* **Prompt**:
Somewhere below, one line contains "Patrona de Pinarejo, festividad" and a later line contains "Konstruktive Merkmale eines Schlauchfilters". Output those two lines and everything between them exactly, and nothing else.

* **Dataset extract**:
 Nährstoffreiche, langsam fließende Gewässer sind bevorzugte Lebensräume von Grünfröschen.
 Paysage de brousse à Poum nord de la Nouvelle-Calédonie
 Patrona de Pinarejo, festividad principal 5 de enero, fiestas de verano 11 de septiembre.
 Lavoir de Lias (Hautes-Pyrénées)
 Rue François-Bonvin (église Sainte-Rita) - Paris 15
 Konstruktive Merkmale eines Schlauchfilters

...

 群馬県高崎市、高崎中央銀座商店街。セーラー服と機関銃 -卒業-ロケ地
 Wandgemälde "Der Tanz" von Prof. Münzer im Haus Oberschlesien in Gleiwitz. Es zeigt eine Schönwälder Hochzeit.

--

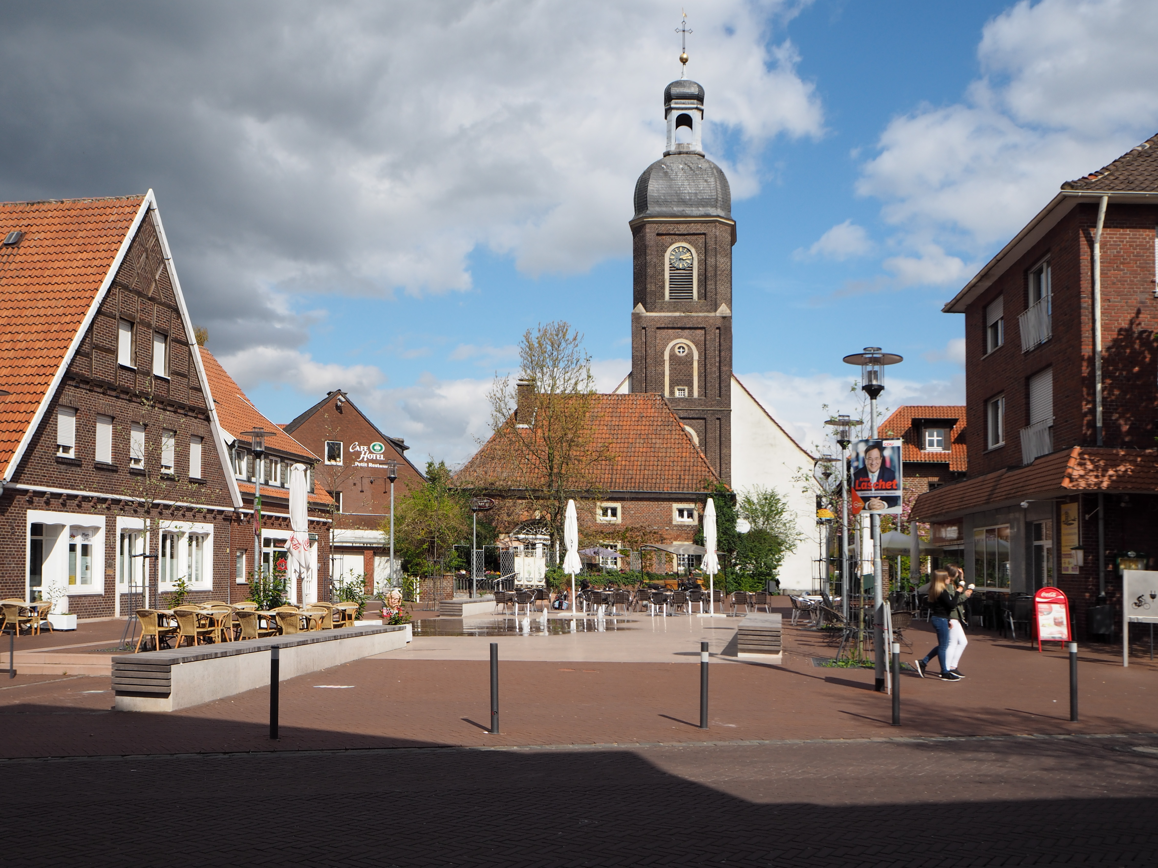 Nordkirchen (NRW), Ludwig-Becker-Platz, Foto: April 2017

* **The completed task**:
 Patrona de Pinarejo, festividad principal 5 de enero, fiestas de verano 11 de septiembre.
 Lavoir de Lias (Hautes-Pyrénées)
 Rue François-Bonvin (église Sainte-Rita) - Paris 15
 Konstruktive Merkmale eines Schlauchfilters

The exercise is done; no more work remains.